Okay, now I have to ask. What is more of a strain on the Agency’s budget? Adam/Ava destroying furniture every time the Detective wanders off, or Nate/Nat buying fancy $50 water and importing expensive Italian hair product?


#7118

What about supernaturals using abilities to get away with super petty crap? It’s too small for the agency to care but it doesn’t matter because the detective knows. It’s infuriating because the only reason that wasn’t illegal was because nobody would ever believe it. At this point the detective is fairly sure that they’re just doing it to annoy them.

Or one of the local neighborhood watch is actually a supernatural who is more than happy working with the cops if it means they live in a nicer neighborhood. It’s the umpteenth time Tina has remarked on how unusually helpful this person is. The detective is perfectly happy but the whole team is being as awkward as they were before the reveal and between this guy and the detective’s new super secret agent friends Tina is starting to get suspicious. Poor A is probably tearing their hair out (again) and F is being the exact opposite of helpful (again).

Was it ever brought up how Tina and the others would react to the whole supernatural thing?


#7119

There were so many times I overheated when reading Nate’s route. I want to tackle that man with love so badly.

The Suavewell Highlights


#7120

ok, crazy thought, but hear me out:

Unit Alpha—hear me out—is exactly the same as Unit Bravo—hear me out—except their version of A and N—hear me out—have exactly 10% more self control, thus saving the Agency millions in unbroken furniture and reasonably-priced domestic hair gels.

There’s no other difference.

A hates them.


#7121

Okay but going off of the whole MC is immune to the supernatural thing: how many times has a supernatural in Wayhaven tried to use their powers on them and been disappointed?? Or they walk past the MC and go “they smell really nice… I wonder why”?? I really wanna see pre-book one MC interacting with the supernatural and just assuming their town is full of weirdos.


#7122

Ha Suavewell indeed
Bloody twenty characters limit


#7123

Are there plans for flashbacks to show what happened to Unit Alpha?

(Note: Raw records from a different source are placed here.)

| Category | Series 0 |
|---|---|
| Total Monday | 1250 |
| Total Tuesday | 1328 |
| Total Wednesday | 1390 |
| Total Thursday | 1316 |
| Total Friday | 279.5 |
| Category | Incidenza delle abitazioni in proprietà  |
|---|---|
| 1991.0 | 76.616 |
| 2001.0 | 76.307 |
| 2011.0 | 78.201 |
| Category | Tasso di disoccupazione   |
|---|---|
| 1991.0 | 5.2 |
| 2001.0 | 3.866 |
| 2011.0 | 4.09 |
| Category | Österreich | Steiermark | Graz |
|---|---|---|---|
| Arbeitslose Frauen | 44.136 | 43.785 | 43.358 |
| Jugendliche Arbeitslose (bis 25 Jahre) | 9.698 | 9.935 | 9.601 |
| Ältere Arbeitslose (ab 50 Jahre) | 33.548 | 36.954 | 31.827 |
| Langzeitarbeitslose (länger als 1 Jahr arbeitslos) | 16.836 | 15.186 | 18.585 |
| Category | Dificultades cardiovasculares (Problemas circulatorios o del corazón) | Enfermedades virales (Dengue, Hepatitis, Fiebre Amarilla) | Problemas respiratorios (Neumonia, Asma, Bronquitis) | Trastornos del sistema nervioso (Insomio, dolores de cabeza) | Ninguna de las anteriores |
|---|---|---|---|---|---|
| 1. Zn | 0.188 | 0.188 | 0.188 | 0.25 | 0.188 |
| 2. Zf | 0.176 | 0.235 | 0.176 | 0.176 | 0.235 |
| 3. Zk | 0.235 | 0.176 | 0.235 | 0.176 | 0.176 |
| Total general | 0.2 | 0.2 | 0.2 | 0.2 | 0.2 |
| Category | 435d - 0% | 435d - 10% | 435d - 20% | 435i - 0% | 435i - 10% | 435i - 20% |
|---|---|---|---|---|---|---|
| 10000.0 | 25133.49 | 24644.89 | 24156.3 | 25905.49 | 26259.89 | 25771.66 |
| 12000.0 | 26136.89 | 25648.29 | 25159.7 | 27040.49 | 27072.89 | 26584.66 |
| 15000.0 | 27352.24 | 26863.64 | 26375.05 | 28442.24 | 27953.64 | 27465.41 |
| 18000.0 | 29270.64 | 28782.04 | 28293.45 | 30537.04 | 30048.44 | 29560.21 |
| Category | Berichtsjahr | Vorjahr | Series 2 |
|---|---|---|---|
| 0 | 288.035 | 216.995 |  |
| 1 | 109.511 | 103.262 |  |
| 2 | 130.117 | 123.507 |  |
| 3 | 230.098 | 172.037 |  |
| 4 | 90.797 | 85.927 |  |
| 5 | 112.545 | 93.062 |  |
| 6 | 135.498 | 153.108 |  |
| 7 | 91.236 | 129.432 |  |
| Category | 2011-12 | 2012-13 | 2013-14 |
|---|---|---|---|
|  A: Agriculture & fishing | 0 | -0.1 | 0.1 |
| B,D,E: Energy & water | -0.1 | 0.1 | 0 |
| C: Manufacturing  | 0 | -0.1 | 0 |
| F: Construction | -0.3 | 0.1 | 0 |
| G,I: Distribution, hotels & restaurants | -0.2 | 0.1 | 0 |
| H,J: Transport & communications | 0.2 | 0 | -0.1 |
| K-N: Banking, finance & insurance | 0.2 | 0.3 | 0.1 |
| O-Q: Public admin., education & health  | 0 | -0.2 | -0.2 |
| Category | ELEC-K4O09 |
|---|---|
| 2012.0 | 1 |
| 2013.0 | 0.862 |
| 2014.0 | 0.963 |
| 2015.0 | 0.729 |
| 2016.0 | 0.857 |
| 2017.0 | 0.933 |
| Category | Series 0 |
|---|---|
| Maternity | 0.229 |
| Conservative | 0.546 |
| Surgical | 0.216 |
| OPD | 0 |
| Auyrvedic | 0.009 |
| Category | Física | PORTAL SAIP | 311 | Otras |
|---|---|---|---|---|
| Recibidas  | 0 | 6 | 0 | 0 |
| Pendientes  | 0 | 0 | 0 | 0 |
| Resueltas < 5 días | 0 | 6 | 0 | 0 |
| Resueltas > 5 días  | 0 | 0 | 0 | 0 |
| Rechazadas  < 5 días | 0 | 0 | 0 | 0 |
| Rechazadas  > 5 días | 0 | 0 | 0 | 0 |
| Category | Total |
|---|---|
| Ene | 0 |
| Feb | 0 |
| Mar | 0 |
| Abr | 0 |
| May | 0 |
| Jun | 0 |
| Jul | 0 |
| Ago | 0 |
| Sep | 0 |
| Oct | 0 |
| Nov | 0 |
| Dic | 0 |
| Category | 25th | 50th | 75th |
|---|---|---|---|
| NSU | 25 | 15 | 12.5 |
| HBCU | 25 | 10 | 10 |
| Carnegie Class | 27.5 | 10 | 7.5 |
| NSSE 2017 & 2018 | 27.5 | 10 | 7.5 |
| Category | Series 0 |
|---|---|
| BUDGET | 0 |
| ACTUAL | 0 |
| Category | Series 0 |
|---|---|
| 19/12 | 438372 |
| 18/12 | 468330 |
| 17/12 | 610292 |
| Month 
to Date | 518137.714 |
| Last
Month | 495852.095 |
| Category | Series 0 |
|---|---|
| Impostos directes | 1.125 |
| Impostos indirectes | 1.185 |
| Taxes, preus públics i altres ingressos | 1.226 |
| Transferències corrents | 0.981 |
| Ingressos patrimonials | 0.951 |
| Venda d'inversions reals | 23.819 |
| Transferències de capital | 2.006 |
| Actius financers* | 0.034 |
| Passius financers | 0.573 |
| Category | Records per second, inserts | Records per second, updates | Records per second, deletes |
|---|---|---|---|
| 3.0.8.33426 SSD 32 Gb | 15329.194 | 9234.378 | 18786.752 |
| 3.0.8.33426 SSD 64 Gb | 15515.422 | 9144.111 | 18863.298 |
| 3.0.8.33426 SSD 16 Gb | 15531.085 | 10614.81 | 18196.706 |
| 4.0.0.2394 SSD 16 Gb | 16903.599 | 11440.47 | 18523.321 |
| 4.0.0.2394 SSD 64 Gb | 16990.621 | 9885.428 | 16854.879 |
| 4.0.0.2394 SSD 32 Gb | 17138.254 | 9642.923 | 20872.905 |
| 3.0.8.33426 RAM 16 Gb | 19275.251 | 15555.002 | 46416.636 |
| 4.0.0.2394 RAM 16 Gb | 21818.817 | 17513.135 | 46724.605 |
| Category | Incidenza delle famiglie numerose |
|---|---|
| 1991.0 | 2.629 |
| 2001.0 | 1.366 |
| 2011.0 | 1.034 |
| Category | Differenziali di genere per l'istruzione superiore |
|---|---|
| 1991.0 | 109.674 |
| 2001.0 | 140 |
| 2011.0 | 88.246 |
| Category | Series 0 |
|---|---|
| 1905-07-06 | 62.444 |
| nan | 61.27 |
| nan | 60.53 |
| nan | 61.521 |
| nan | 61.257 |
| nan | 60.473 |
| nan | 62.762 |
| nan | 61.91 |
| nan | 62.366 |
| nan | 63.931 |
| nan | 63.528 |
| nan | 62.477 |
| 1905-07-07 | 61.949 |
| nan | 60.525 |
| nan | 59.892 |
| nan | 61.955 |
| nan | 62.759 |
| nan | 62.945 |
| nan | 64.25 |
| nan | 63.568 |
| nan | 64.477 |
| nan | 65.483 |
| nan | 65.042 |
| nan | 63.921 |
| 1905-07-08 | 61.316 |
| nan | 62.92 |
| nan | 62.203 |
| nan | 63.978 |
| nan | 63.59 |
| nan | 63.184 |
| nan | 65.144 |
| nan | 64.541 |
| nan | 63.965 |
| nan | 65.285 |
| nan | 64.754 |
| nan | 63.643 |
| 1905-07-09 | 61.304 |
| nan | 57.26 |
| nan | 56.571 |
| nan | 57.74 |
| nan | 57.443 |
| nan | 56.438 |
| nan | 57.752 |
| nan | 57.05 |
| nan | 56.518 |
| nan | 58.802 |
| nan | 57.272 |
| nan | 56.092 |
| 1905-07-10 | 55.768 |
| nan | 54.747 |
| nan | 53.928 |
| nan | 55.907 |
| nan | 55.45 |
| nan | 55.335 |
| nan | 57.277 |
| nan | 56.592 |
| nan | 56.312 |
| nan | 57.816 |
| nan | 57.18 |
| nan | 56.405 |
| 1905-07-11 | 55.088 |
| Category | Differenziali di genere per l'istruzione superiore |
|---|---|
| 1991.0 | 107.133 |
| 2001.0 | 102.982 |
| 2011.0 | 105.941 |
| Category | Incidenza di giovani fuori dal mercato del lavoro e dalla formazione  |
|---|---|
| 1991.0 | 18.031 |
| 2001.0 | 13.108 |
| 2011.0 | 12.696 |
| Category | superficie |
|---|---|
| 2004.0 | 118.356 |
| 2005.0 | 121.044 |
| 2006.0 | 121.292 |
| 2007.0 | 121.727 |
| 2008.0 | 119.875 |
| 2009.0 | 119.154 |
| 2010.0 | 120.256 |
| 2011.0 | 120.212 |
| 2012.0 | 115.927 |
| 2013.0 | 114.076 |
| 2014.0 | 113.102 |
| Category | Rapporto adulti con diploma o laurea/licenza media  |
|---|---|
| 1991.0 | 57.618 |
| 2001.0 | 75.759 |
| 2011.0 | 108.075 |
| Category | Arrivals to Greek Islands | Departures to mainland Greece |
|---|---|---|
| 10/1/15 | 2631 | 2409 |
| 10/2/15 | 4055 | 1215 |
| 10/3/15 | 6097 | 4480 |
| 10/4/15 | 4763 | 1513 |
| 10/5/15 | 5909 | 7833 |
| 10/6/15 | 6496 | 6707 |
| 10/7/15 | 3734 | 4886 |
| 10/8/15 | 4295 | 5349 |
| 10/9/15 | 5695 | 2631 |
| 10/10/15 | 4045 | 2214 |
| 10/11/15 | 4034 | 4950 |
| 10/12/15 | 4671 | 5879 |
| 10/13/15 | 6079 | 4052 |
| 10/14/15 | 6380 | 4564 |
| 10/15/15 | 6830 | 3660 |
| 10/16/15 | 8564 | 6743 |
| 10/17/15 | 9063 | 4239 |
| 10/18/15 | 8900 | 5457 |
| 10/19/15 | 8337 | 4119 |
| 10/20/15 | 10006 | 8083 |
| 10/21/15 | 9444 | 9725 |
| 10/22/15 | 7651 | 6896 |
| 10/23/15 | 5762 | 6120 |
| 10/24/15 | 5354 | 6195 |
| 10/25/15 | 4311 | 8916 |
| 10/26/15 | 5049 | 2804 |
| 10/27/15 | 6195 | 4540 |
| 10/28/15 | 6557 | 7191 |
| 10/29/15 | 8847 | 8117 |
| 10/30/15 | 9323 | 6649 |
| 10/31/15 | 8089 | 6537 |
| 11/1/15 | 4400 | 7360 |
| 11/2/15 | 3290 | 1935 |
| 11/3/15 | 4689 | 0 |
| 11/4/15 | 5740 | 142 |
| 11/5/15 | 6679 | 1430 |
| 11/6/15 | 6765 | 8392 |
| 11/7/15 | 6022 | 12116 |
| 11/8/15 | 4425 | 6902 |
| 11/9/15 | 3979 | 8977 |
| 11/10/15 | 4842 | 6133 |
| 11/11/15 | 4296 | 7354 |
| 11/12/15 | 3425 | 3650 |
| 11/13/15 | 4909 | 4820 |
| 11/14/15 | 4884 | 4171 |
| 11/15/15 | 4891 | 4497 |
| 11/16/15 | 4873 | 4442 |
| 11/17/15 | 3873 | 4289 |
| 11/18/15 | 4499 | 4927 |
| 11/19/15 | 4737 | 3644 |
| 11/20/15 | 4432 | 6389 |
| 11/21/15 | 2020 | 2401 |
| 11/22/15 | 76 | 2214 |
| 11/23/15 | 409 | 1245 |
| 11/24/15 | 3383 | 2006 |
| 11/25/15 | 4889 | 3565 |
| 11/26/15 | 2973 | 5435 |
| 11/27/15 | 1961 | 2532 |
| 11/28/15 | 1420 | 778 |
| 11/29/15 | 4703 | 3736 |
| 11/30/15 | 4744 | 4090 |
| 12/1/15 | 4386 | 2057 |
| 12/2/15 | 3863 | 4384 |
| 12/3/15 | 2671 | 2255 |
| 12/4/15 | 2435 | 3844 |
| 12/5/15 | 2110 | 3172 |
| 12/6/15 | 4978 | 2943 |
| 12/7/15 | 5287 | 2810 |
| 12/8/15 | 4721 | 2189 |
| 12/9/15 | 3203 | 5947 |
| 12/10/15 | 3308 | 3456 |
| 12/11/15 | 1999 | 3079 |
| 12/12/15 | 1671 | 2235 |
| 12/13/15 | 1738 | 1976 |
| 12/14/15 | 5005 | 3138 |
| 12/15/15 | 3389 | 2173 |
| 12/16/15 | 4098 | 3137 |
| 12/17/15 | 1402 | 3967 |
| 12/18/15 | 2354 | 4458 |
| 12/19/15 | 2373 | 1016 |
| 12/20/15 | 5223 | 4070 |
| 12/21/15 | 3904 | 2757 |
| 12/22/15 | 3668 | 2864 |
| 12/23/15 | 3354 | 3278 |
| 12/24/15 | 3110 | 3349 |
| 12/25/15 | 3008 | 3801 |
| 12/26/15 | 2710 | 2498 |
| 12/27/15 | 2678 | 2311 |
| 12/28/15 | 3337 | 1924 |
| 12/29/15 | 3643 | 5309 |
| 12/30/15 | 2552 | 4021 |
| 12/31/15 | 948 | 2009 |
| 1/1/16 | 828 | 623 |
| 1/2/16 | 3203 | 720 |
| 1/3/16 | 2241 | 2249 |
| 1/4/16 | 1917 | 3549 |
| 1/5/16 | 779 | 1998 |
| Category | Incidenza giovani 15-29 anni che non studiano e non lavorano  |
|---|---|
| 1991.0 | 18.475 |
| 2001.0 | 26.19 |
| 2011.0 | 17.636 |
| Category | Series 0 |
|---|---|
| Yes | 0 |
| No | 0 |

If not in-game you could consider doing a short story that shows what happened. It could even be from “Murphy’s POV” which would be interesting :slight_smile:


#7124

N hates them too after hearing the Detective compliment Unit A on their hair.

N: muttering They bought that mousse in a local salon not a block from here… unbelievable… careless…


#7125

Goddamnit, I just remembered that episode of Seinfeld where Elaine meers Bizzarro Jerry and Crew and now I can’t help but imagine Unit Alpha as essentially identical as Unit Brave except a tad more mature/self-restrained.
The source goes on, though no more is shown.